Project ID BE-MI2023_10


Co Supervisor 1A School of Biomedical Engineering & Imaging SciencesWebsite

Co Supervisor 1B School of Biomedical Engineering & Imaging SciencesWebsite

Brain conductivity as a biomarker for atypical neurodevelopment 

Background: The brain is inherently an electrically conductive organ, but standard imaging modalities are not well equipped to measure its electrical properties (EPs). This is particularly relevant for studying neurodevelopment – pre-clinical studies show that control of neuronal polarisation and hence conductivity is a crucial step in the emergence of interconnected circuits across the brain and subsequently networks responsible for cognition and behaviour. We have extracted brain EPs from neonatal MRI (Fig. 1 left) and found that average brain conductivity correlates with age (Fig. 1 middle), prematurity (Fig. 1 right) and social and cognitive outcomes at 18 months.

Aim: To develop novel early biomarkers of atypical brain development by mapping MRI-based electrical properties.
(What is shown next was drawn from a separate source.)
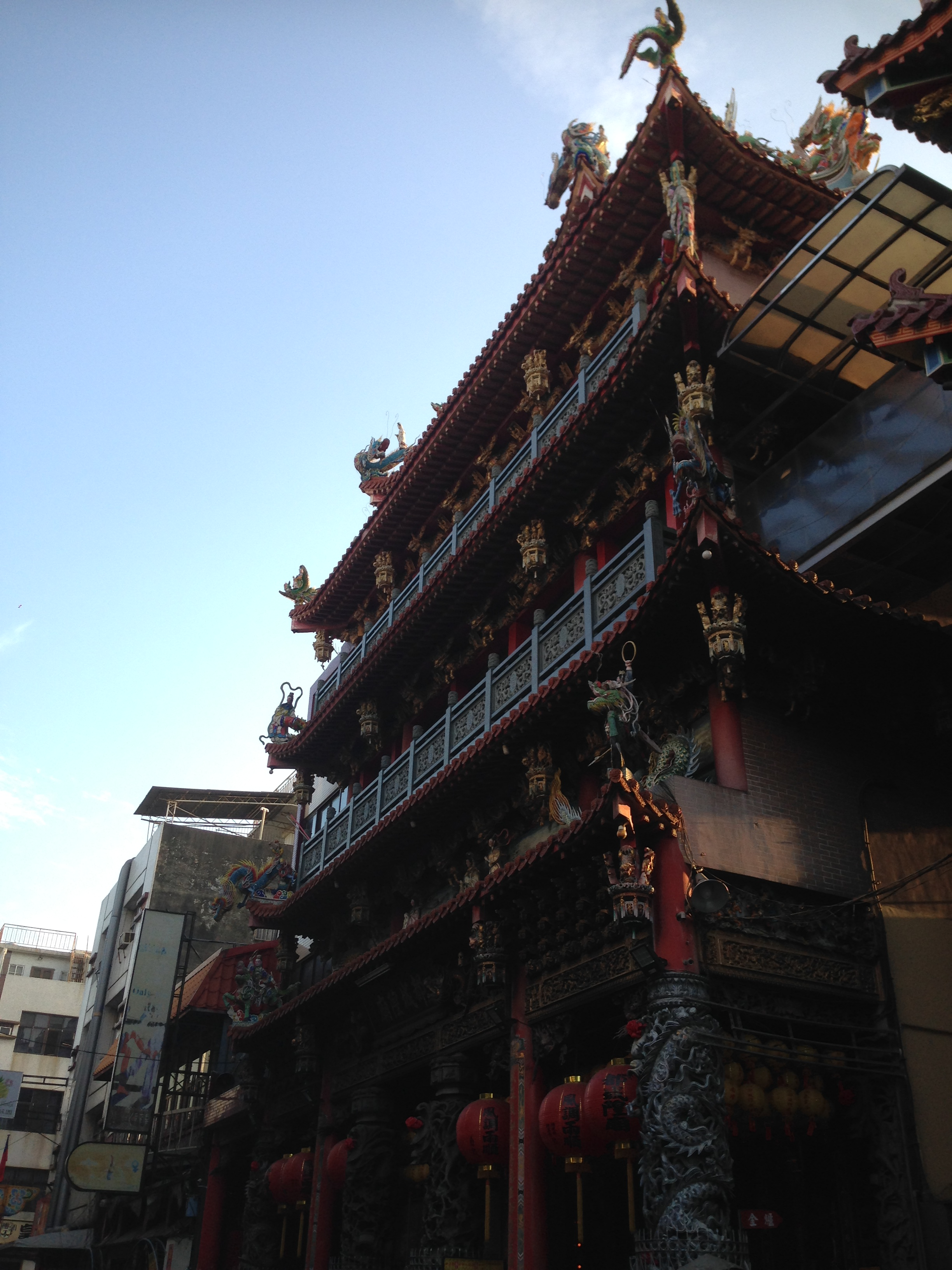 中文（台灣）: 屏東市都城隍廟

Workplan: We will explore developing brain EPs using the existing dataset of ~1000 fetal and neonatal MRI with genetics and neurodevelopmental outcomes from the Developing Human Connectome Project.

Rotation project: Create a spatio-temporal atlas of the developing brain and obtain average EP maps across neonatal period. Assess changes of EP due to prematurity at a cohort level.
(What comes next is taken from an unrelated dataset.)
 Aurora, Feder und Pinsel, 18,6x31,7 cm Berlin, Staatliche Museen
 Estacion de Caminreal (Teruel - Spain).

Year 1: Develop a convolutional-neural-network (CNN) based scheme for simultaneous denoising and calculation of high-resolution EP maps for individual babies.

Year 2: Extend methods to fetal data to explore changes in brain EPs over a large sweep of development.

Year 3: Discover links between local EP in the brain and prematurity, outcomes and genetic markers.

Skills: The project requires computational background and provides training in machine learning methods and MRI data acquisition/analysis.

Representative Publications

Malik, S.J., Hand, J.W., Satnarine, R., Price, A.N., and Hajnal, J. V. (2021). Specific absorption rate and temperature in neonate models resulting from exposure to a 7T head coil. Magn. Reson. Med. 86, 1299–1313.

Multi-Channel 4D Parametrized Atlas of Macro- and Microstructural Neonatal Brain Development. Uus A, Grigorescu I, Pietsch M, Batalle D, Christiaens D, Hughes E, Hutter J, Cordero Grande L, Price AN, Tournier JD, Rutherford MA, Counsell SJ, Hajnal JV, Edwards AD, Deprez M. Frontiers in Neuroscience 15, 2021.